If your site issues cookies, then your count can be reasonably accurate. Of course, some users set their browsers to reject cookies, because they invade privacy when used by multisite sources such as doubleclick. Some users that accept cookies delete them after each session as I do. Still others use shared computers at internet cafés or libraries. But, most probably don't.

However, given the complexity of the code required to handle people who cannot accept cookies when you are an information provider and want everyone to see your pages, or just on the principle of freedom of all, most sites (including mine) don't use them. So, the simplest visitor counts just look at the requesting URL; if no request is made from one for a timeout period, the next time it's a new visitor. Most choose half an hour as the timeout period.

First, reliable stats have to eliminate robots. Why? See Search Engines: costs vs. benefits, where I found that robots had risen to 45% of my traffic by the summer of 2007. Robots don't buy things and they aren't interested in what you have to say. Any procedure that doesn't eliminate them from stats is not relevant. All measurements that follow do. (list of search terms)

Graph 1 shows the distribution of average intervals between successive html page requests from each URL over a three year period (1Mar2005-29Feb2008). (For the method, see What is your Server's Real Uptime.) Excepting times under 0.22 minutes (mostly due to viewing accelerators that load all pages referred to by the current page in advance) the distribution is a straight line: there is no time that can statistically be identified as a boundary between a single visitor and multiple visitors. Any procedure using solely URLs and a timeout is not reliable.

There is another problem with using just URLs to measure traffic: major ISPs assign their IP addresses dynamically because they have far more users than IP addresses. So, a user who is inactive for a period of time will get a new address for their next query, and a new user may then get the same URL. How prevalent is this?

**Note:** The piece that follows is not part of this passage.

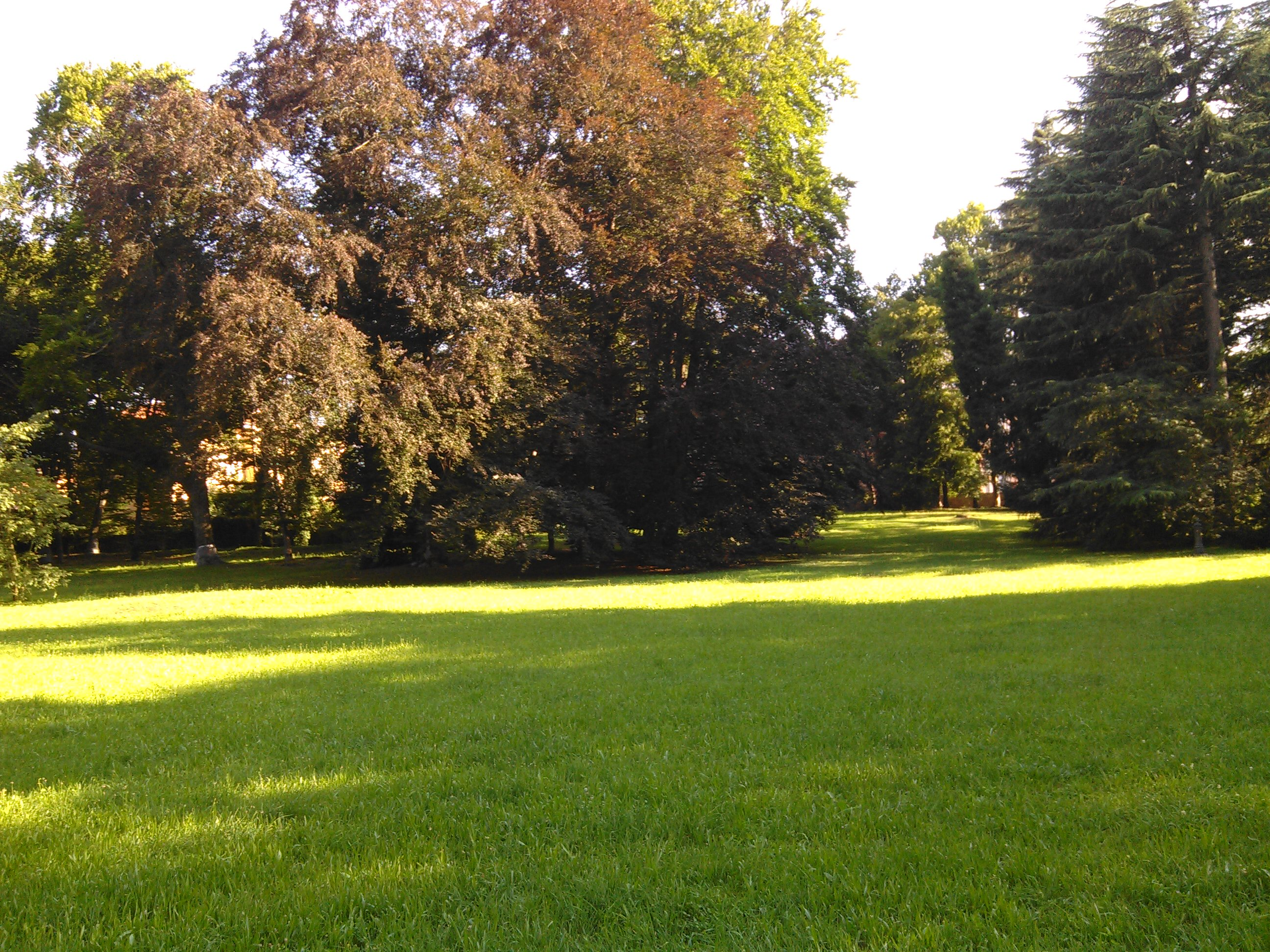 Immagine scattata nel Parco Ex-ILA di Legnano (MI)

There is a second way that visitors identify themselves besides URL: the agent field that identifies their browser and operating system. Graph 2 shows the number of times the agent changed from each of 3600 URLs (the memory limit of my 16-bit compiler). 84% of the URLs were used by only one agent over the three years, but a significant fraction changed agents over 100 times. Any procedure using solely URLs to identify visitors is not reliable.

Graph 3 shows the length of time between requests with different agents from these URLs. URL+agent seems capable of defining a visitor over several hours. (Note that this shows the timeouts between requests, not total user session time.)

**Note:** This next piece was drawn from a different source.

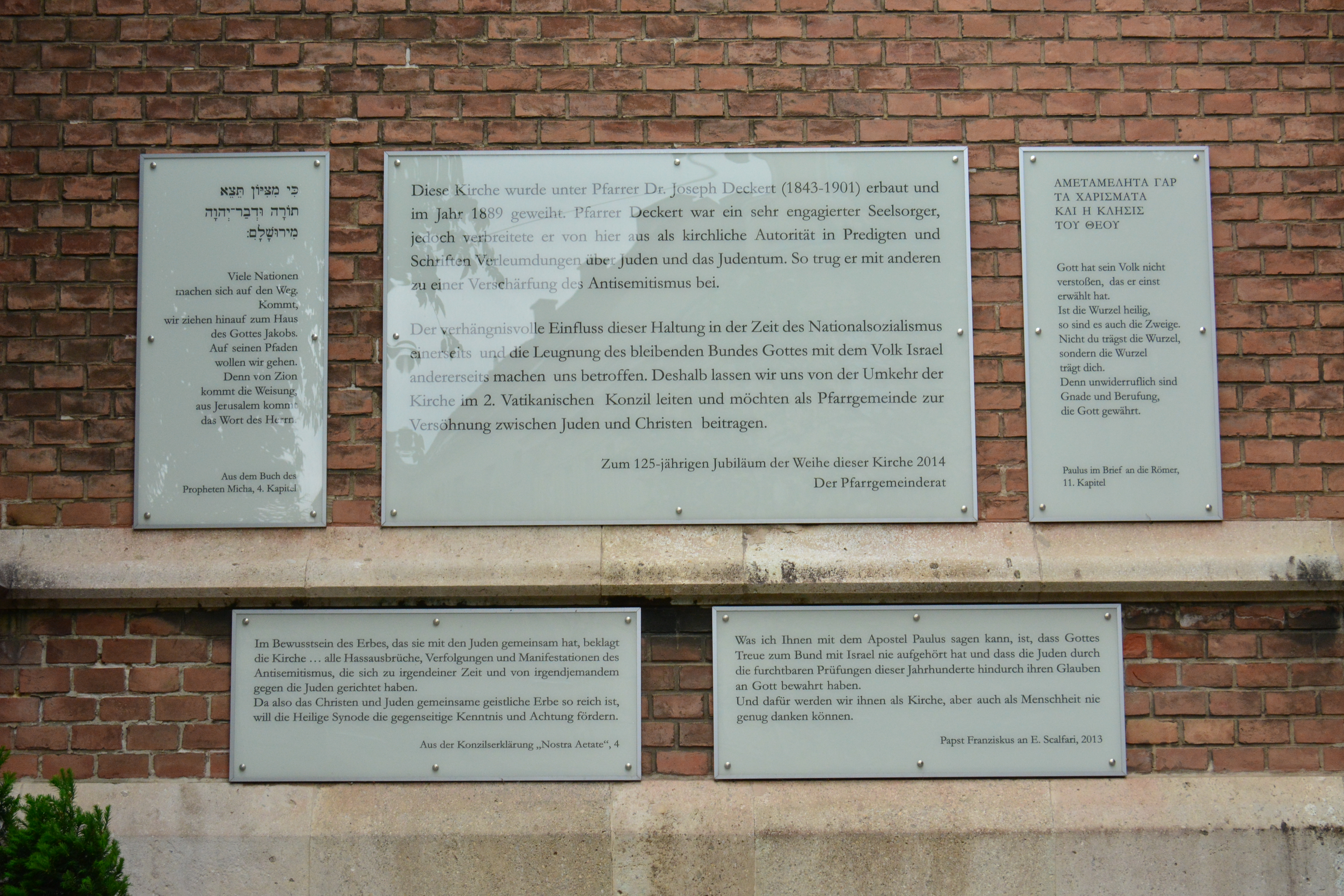 Gedenktafel Christlicher Antisemitismus (Wien, Gentzgasse 140, Kirche)

Of course, most people leave browsers in default configuration and use the same operating systems. Most institutional viewers use a system-shared browser. How reliable is the notion that URL+agent equals a unique visitor? Graph 4 shows the frequency of occurence of agent strings over the three years. Two agent strings account for half of all accesses. So, a lot of the times that users change, the agent won't.

How many URLs are used by these most common agent strings? Both were used by over 32767 URLs (the 16 bit limit again). Graph 5 shows the distribution of the number of requests made by each URL over the three year period using these agent strings, as well as those of URLs with unchanged agent. Apart from a slight tendency for single-agent URLs to make only a single request, they all have similar profiles - all can be treated the same way. And, the common agents use so many URLs that the probability of two simultaneous different visitors using the same URL+agent is very small.

Last, we need to choose the optimum user timeout. Graph 6 shows my results compared to the inactive time chosen. Clearly, for my site, it doesn't matter much. There is a slight leveling between 1 and 10 hours, but not much.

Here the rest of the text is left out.